The true cost of employing a nanny

Of the 30,000 nannies employed in the UK, a fifth are paid cash in hand. But now the taxman is determined to recoup all the missing tax and National Insurance. Merryn Somerset Webb investigates the real cost of childcare.

The UK is in big trouble. How much trouble? About ten percentage points of GDP worth. That's the difference between our tax take as a percentage of GDP and the amount our government spends (around 36% versus around 46% respectively). The authorities are doing their best to deal with this seemingly intractable problem with a minor programme of spending cuts and a very major programme of financial repression (keeping interest rates way lower than inflation). But while they wait for all this to work (it could take a decade), it clearly makes sense for them to try and push up the tax take in any small way possible.

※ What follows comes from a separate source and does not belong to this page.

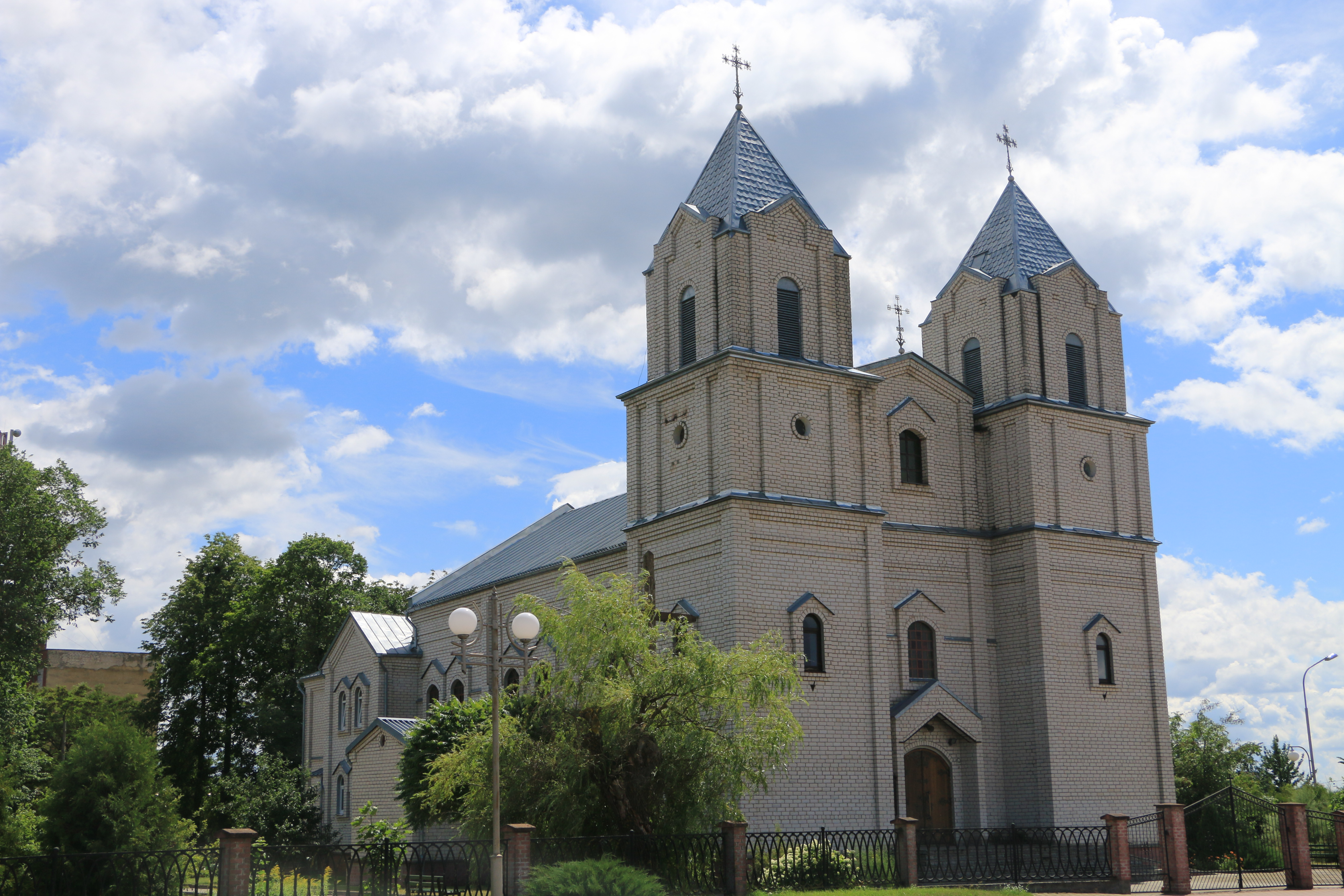 Aziory, Belarus

That's why we have seen a rolling campaign against loopholes of all sorts (epitomised by the £50,000 cap on tax reliefs announced in the budget, a measure that appears to take out the investment bonds industry and the charity sector with one blow) and another against tax evaders of all kinds. First it was plumbers, then it was dentists and doctors. Now it is nannies. According to the government, there are 30,000 nannies working in the UK, one-fifth of whom are not paying or having paid for them all the taxes that are due. You can see why. Hire a nanny in London for £500 a week and you might think your total cost of childcare comes to £26,000 annually. But you would be very wrong. Add income tax (£104.93), employee's national insurance (£63.65) and employer's national insurance (£73.79) and it comes to £38,583. Which is why so many otherwise law-abiding parents take a deep breath and pay the people looking after their kids in cash.